Pro-HB2 groups were opposed, having no concern about lost business or the damage to the state’s image as long as their hard-right ideology was upheld. They were thankfully in the minority. The ACLU and progressives think giving in on local ordinances and the regulation of showers and restrooms reinforced discrimination against those in the LGBT community, and they had a point. There’s no satisfaction in a deal on a discriminatory law that leaves the targets of discrimination feeling unheard and unprotected.
But this compromise was needed and, given the fear-mongering on one side and the outrage on the other, it was inevitable that any agreement would bring objections from both sides. Cooper made the deal he needed to make with Republicans. The state, already battered by the HB2 fallout was going to lose more business. And the NCAA and the Atlantic Coast Conference had made it clear that there would be no more championships played in North Carolina as long as HB2 existed.

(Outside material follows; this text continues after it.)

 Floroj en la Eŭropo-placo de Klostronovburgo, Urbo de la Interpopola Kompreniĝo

Moore and Berger, feeling intense heat from business leaders and sensing a fading in public support for their position, needed this deal every bit as much as anyone else. The HB2 issue had become for North Carolina what the Confederate flag issue was for South Carolina, and the consequences in lost business and lost face were similar.

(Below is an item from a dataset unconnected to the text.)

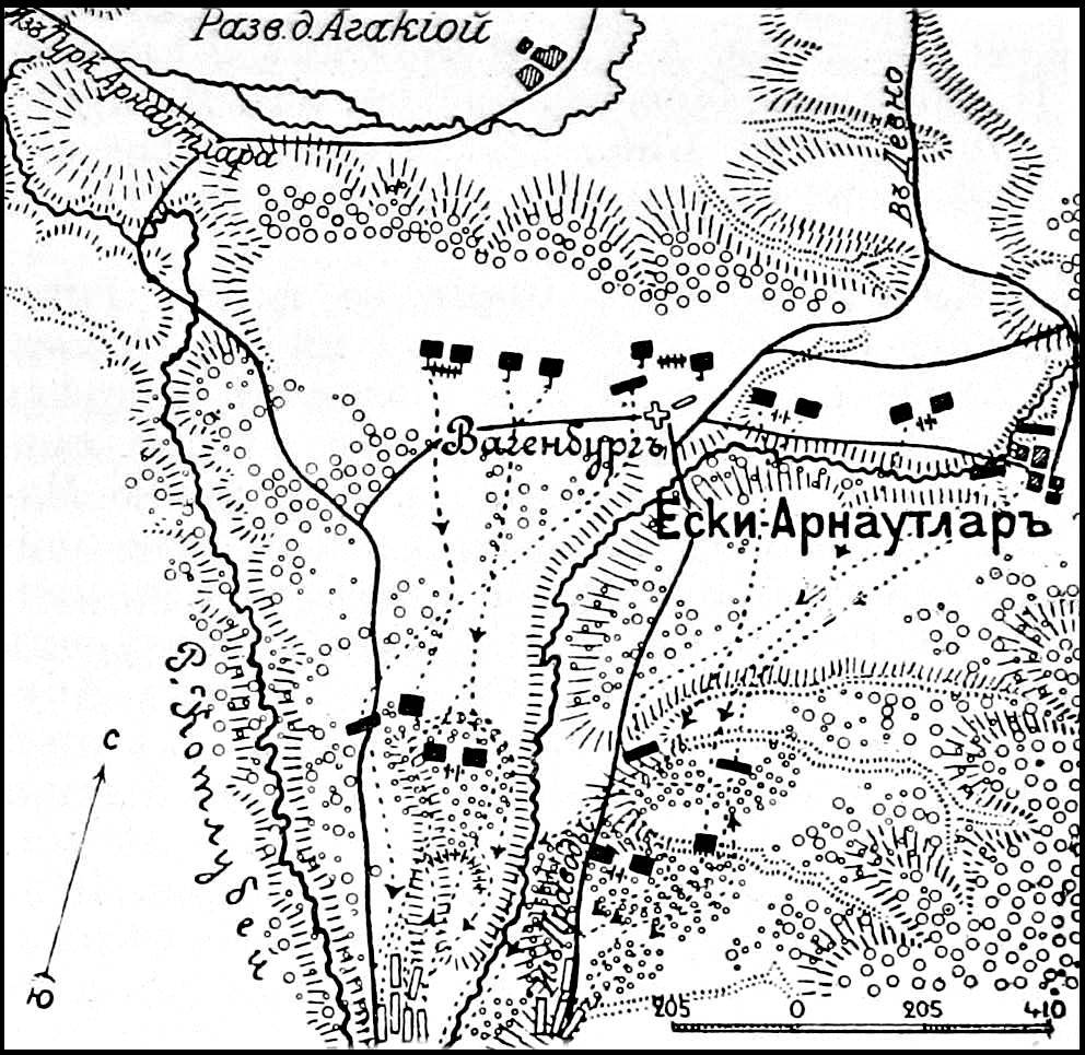 Это изображение (карта д. Ески Арнаутлар, сегодня село Староселец) было использовано для иллюстрирования статьи «Ески-Арнаутлар», опубликованной в десятом томе «Военной энциклопедии», который был издан книгоиздательским товариществом И. Д. Сытина в 1912—1913 гг. в столице Российской империи городе Санкт-Петербурге.

Make no mistake. Thanks to a hasty (one day) action to pass HB2 to overturn a Charlotte ordinance allowing transgender people to use the bathrooms of the gender with which they identify — something they’d been doing for decades anyway — North Carolina suffered huge casualties. This was a national embarrassment, courtesy of Republican leaders in the General Assembly amateurishly flexing their muscle to please their hard-right base.
Cooper might have let them continue to twist in the wind, considering that he won the governorship despite Donald Trump carrying North Carolina and McCrory’s incumbency, but he did the right thing. The state’s best interest won out. Thursday brought not a happy ending to HB2, but an ending nonetheless.